Python and GridSearchCV how to eliminate input contains NaN error when using cross validation and decision tree classifier?
-
09-12-2020 - |
문제
I am trying to do cross validation on Decision tree classifier for kaggle's titanic dataset. The first step after cleaning data is to split into train and test sets:
from sklearn.model_selection import train_test_split
x_train, x_test, y_train, y_test = train_test_split(train, Y, test_size=0.2, random_state=0)
Then transform numbers into scaled values:
from sklearn.preprocessing import StandardScaler
sc = StandardScaler()
x_train = sc.fit_transform(x_train)
x_test = sc.transform(x_test)
In addition:
from sklearn.tree import DecisionTreeClassifier
classifier = DecisionTreeClassifier()
For the grid search, I used GridSearchCV:
#Make a grid search
from sklearn.model_selection import GridSearchCV
tree_param = [{'criterion': ['entropy', 'gini'], 'max_depth': [2,3, 4]}]
And at the end to fit the GridSearchCV classifier into data:
clf = GridSearchCV(classifier, tree_param, cv=4)

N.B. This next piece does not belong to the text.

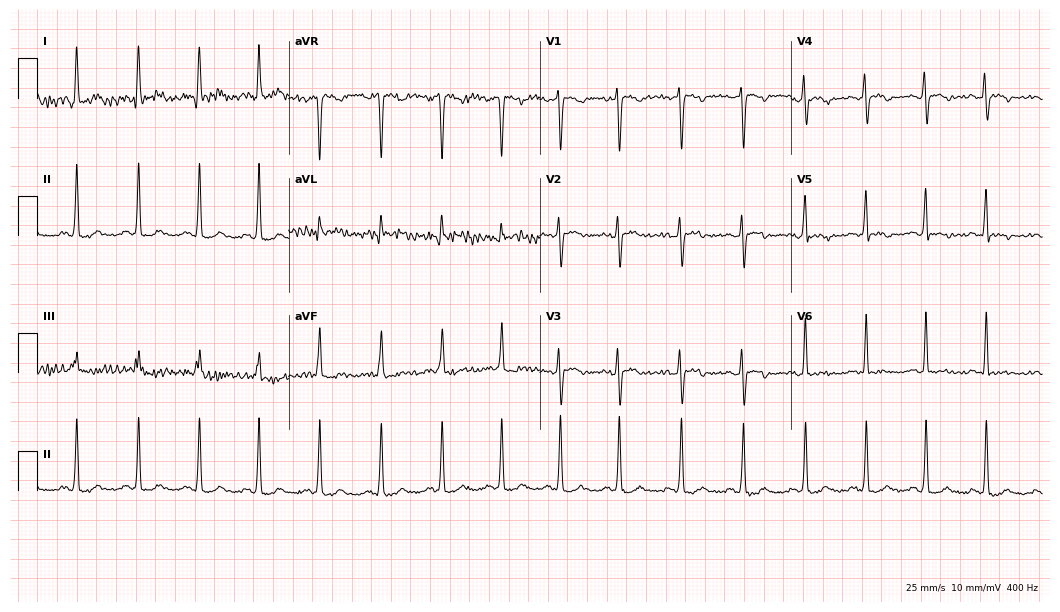
Electrocardiogram, a 35-year-old woman. Of the six screened findings (first-degree AV block, right bundle branch block (RBBB), left bundle branch block (LBBB), sinus bradycardia, atrial fibrillation (AF), sinus tachycardia), none is recorded.

clf.fit(X=x_train, y=y_train)
The error I am getting is as follows:
ValueError: Input contains NaN, infinity or a value too large for dtype('float32').
I checked my x_train
and y_train
sets, and they both contains numeric values within a specific range:
해결책 2
My problem was that the datasets are as Data Frames.
Once I read them using:
X = X.iloc[:, [0,8]].values
It was transformed into int32
list and the error gone.
다른 팁
You should impute missing values, try with:
from sklearn.impute import SimpleImputer
imp = SimpleImputer(missing_values=np.nan, strategy='mean')
imp.fit(x_train)
x_train = imp.transform(x_train)
x_test = imp.transform(x_test)
Notice that I am fiting just in the train data, so you are not leaking information to the test.